Use Case and High-Level Description

This is a YOLO V3 network fine-tuned for Person/Vehicle/Bike detection for security surveillance applications. It works in a variety of scenes and weather/lighting conditions.

Yolo V3 is a real-time object detection model implemented with Keras* from this repository and converted to TensorFlow* framework.

This model was pre-trained on Common Objects in Context (COCO) dataset with 80 classes and then fine-tuned for Person/Vehicle/Bike detection.



Metric Value
Mean Average Precision (mAP) 48.89%
AP people 58.94%
AP vehicles 62.05%
AP bikes/motorcycles 25.66%
GFlops 65.98
MParams 61.92
Source framework Keras*

Average Precision (AP) is defined as an area under the precision/recall curve.

Validation dataset consists of 34757 images from various scenes and includes:

Type of object Number of bounding boxes
Vehicle 229503
Pedestrian 240009
Bike/Motorcycle 62643

Similarly, training dataset has 17084 images with:

Type of object Number of bounding boxes
Vehicle 121111
Pedestrian 119546
Bike/Motorcycle 30220


Image, name: image_input, shape: 1, 3, 416, 416 in the format B, C, H, W, where:

  • B - batch size
  • C - number of channels
  • H - image height
  • W - image width

Expected color order: BGR.


  1. The array of detection summary info, name: conv2d_58/Conv2D/YoloRegion, shape: 1, 255, 13, 13. The anchor values are 116,90, 156,198, 373,326.
  2. The array of detection summary info, name: conv2d_66/Conv2D/YoloRegion, shape: 1, 255, 26, 26. The anchor values are 30,61, 62,45, 59,119.
  3. The array of detection summary info, name: conv2d_74/Conv2D/YoloRegion, shape: 1, 255, 52, 52. The anchor values are 10,13, 16,30, 33,23.

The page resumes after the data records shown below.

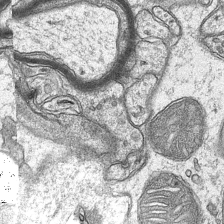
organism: Mouse
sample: CA1 Hippocampus
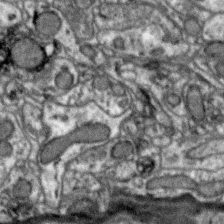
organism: Zebra finch
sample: Brain
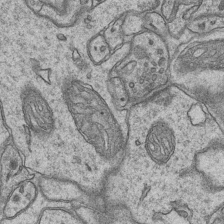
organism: Mouse
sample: CA1 Hippocampus
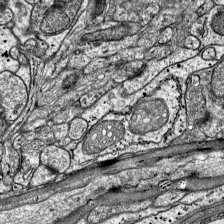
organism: Mouse
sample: Visual Cortex
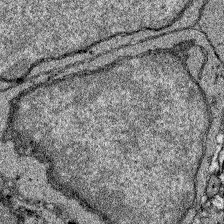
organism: Zebrafish
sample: Larval olfactory bulb
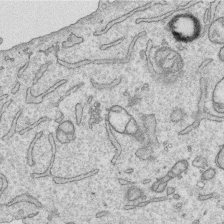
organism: Human
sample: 1205lu cells
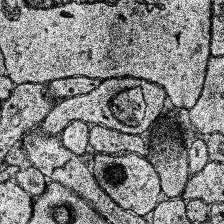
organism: Human
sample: Temporal Lobe
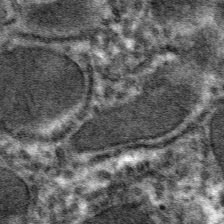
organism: Mouse
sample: Mouse hepatocytes
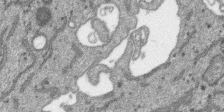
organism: Human
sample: Lung epithelial cells infected with SARS-CoV-2
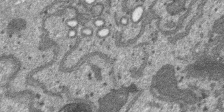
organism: Human
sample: Lung epithelial cells infected with SARS-CoV-2
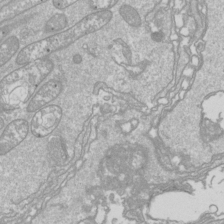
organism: Drosophila
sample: Cell division; meiosis; drosophila spermatocytes
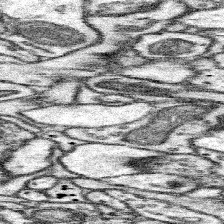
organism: Mouse
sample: Somatosensory cortex neuropil
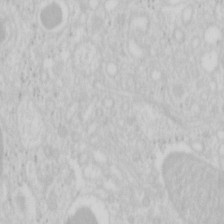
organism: Mouse
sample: Pancreas
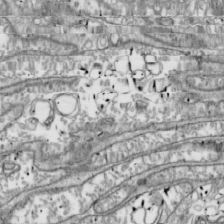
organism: Drosophila
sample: Cell division; meiosis; drosophila spermatocytes
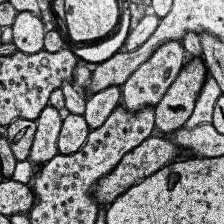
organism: Human
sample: Temporal Lobe
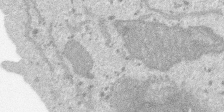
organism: Human
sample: Lung epithelial cells infected with SARS-CoV-2
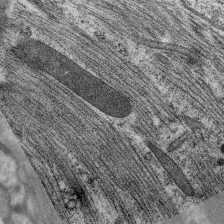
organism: C. elegans
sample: Pharynx

For each of the arrays the output format is B, N*85, Cx, Cy, where:

  • B - batch size
  • N - number of detection boxes for cell
  • Cx, Cy - cell index

Detection box has format [x, y, h, w, box_score, class_no_1, ..., class_no_80], where:

  • (x, y) - coordinates of box center relative to the cell
  • h, w - raw height and width of box, apply exponential function and multiply them by the corresponding anchors to get the absolute height and width values
  • box_score - confidence of detection box in [0, 1] range
  • class_no_1, ..., class_no_80 - probability distribution over the classes in the [0, 1] range, multiply them by the confidence value box_score to get confidence of each class

Since the model is finetuned on person/vehicle/bike detection dataset, it returns non-zero scores for the following classes:

  • person - the first class score
  • non-vehicle (bike/motorcycle) - the second class score
  • vehicle - the third class score Note that the indexes of these 3 classes are aligned with the indexes of the classes person, bike, and car in the original Common Objects in Context (COCO) dataset. Also note that the model returns class scores for all 80 COCO classes for backward compatibility with the original Yolo V3.

Legal information

[*] Other names and brands may be claimed as the property of others.